This also means we should replace traditional diagnoses with straightforward descriptions of problems. We must stop regarding people’s very real emotional distress as merely the symptom of diagnosable 'illnesses'. A simple list of people’s problems (properly defined) would have greater scientific validity and would be more than sufficient as a basis for individual care planning and for the design and planning of services. This does not mean rejecting rigor or the scientific method — quite the opposite. While psychiatric diagnoses lack reliability, validity and utility, there is no barrier to the operational definition of specific psychological phenomena, and it is equally possible to develop coherent treatment plans from such a basis.
All this means that we should turn from the diagnosis of illness and the pursuit of etiology and instead identify and understand the causal mechanisms of operationally defined psychological phenomena. Our health services should sharply reduce our reliance on medication to address emotional distress. We should not look to medication to 'cure' or even 'manage' non-existent underlying 'illnesses'.
We must offer services that help people to help themselves and each other rather than disempowering them — services that facilitate 'personal agency' in psychological jargon. That means involving a wide range of community workers and psychologists in multidisciplinary teams, and promoting psychosocial rather than medical solutions. Where individual therapy is needed, effective, formulation-based (and therefore individually tailored) psychological therapies should be available to all. When people are in acute crisis, residential care may be needed, but this should not be seen as a medical issue. Since a disease model is inappropriate, it is also inappropriate to care for people in hospital wards. A different model of care is needed.
Adopting this approach would result in a fundamental shift from a medical to a psychosocial focus. It would mean a move from hospital to residential social care and a substantial reduction in the prescription of medication. And because experiences of neglect, rejection and abuse are hugely important in the genesis of many problems, we need to redouble our efforts to address the underlying issues of abuse, discrimination and social inequity.
This is an unequivocal call for a revolution in the way we conceptualize mental health and in how we provide services for people in distress, but I believe it’s a revolution that’s already underway.

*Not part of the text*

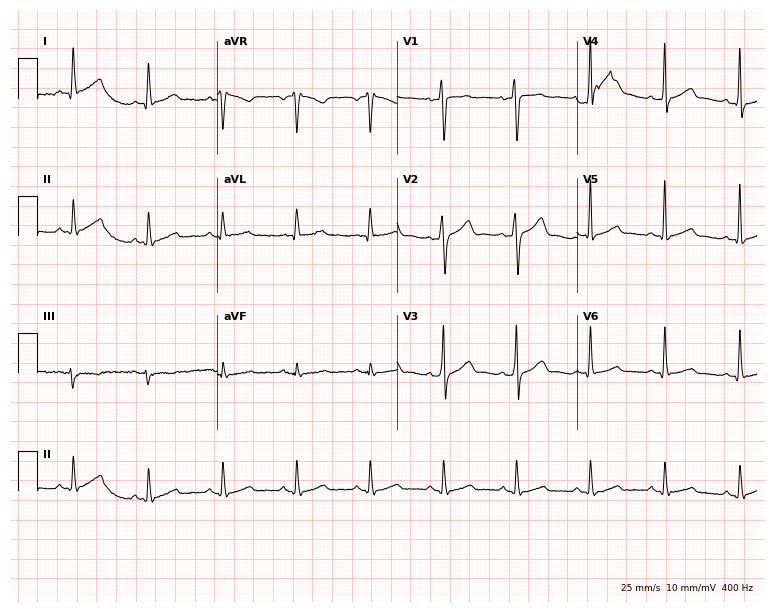
12-lead ECG from a 40-year-old man. No first-degree AV block, right bundle branch block (RBBB), left bundle branch block (LBBB), sinus bradycardia, atrial fibrillation (AF) or sinus tachycardia recorded for this tracing.

You can get hold of Professor Peter Kinderman's critically acclaimed book via the following link.
What would you say is the most effective way of engaging with the general public when it comes to promoting the very best psychological science and practice?
I think we’re getting better at it. We’re getting better at writing for a general audience. Mainly, I think people are nervous - they try too often to hide their uncertainty about things (and, of course, we don’t know everything, or indeed much at all) with academic language and obscure phrases. So I guess I’d urge people to write as simply and clearly as possible and, if they then find that they are at a loss to explain something, or if they can’t think how best to phrase a difficult issue, that suggests that there is more thinking to do.

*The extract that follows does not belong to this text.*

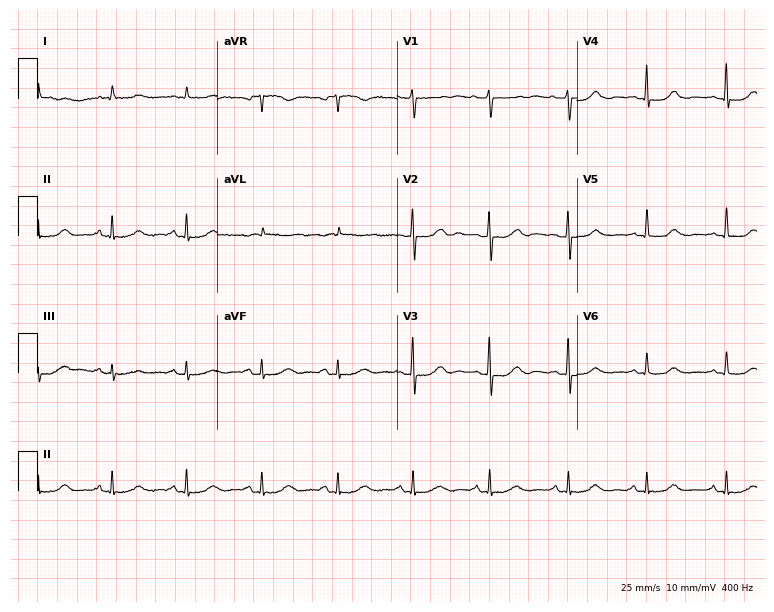
Resting 12-lead electrocardiogram (7.3-second recording at 400 Hz). Patient: a 63-year-old female. None of these six findings is recorded: first-degree AV block, right bundle branch block, left bundle branch block, sinus bradycardia, atrial fibrillation, sinus tachycardia. Only these six findings were labelled.

But also... there are experts out there. So we (psychologists) should work with journalists, and help them communicate with the public - they’re better at it than us. The BBC, for me as a psychologist working in the UK, is a fantastic institution, and BBC journalists are both expert and enthusiastic in explaining science to the public. So... the most effective way of engaging with the general public when it comes to promoting the very best psychological science and practice is to work with journalists.
Could you tell us about your free online course 'Psychology and Mental Health: Beyond Nature and Nurture?'
The course - it’s available at futurelearn.com/courses/mental-health-and-well-being - is designed to let people think about biological, social and psychological influences on our mental health, and, crucially, how these different elements work together. Psychological therapies and the work of clinical psychologists are now very popular.

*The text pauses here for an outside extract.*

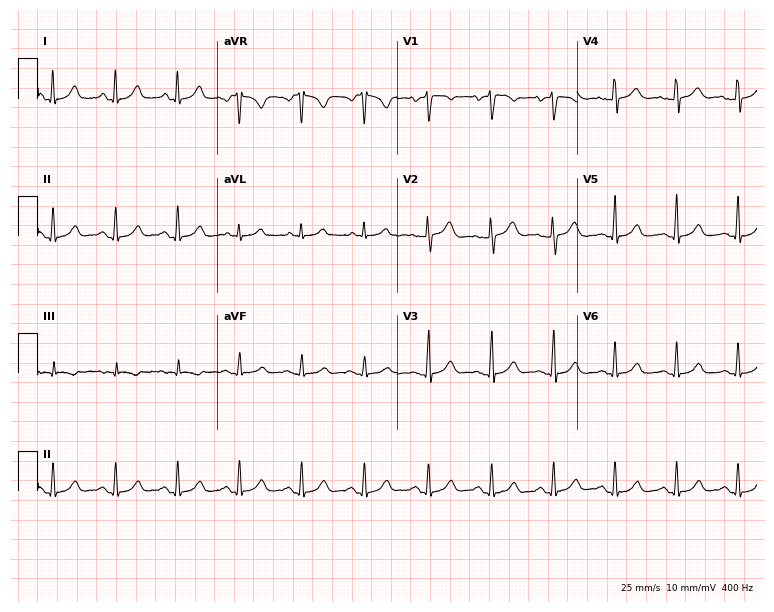
Resting 12-lead electrocardiogram (7.3-second recording at 400 Hz). Patient: a female, 51 years old. Read as a normal ECG.

This course provides an introduction to how psychologists understand emotions, behaviours and thinking patterns, and how this helps clinical psychologists make sense of their clients’ problems. The course is aimed at anyone who wishes to understand more about psychology, about mental health or who wishes to maintain their own mental health and well-being. No previous experience is required; learners are introduced to some important contemporary academic texts based on psychology and sociology.
In mental health, perhaps more than any other area of science, there are huge differences of opinion. The 'nature-nurture' debate is important; people differ profoundly in respect to how much they believe our mental health and well-being are products of our biology (on the one hand) or life-events (on the other). So learners on this course explore some of the current challenges and debates in the area of diagnosis and treatment and discover new ways of thinking psychologically about mental health. The course gives learners new perspectives on the 'nature vs nurture' debate. It helps learners understand the ways in which we are affected by life experiences and discussed new research which promises to help us improve our own mental health and well-being.
What one piece of advice would you give to someone who wants to become a clinical psychologist?
Just do it.
Well... OK, study psychology as an undergraduate, get some work experience and then apply for a training course. But, generally, just do it, it’s great profession.
Having been elected President of the British Psychological Society for 2016-17, what will be your primary goal during your term of office?
My goals are pretty straightforwards. The BPS has a key objective of promoting psychological science for policy makers and the public. That objective clearly sits well with me, so I merely want to make the BPS as effective as it can be. Hopefully, I’ll be able to make some (rather dull) changes to the way the Society works to make it more effective, but I merely want to help it achieve its existing aims.
I guess I would just say that the BPS shouldn’t exist to promote its own interests, nor even, principally, to promote its members’ interests - it’s a charity, and it should have a primary aim to bring psychological science, values and professionalism to bear for the benefit of the general public.
Apr 25, 17 10:00 AM
Sigmund Freud opened his private medical practice in Vienna marking the beginning of his career as a specialist in nervous illnesses.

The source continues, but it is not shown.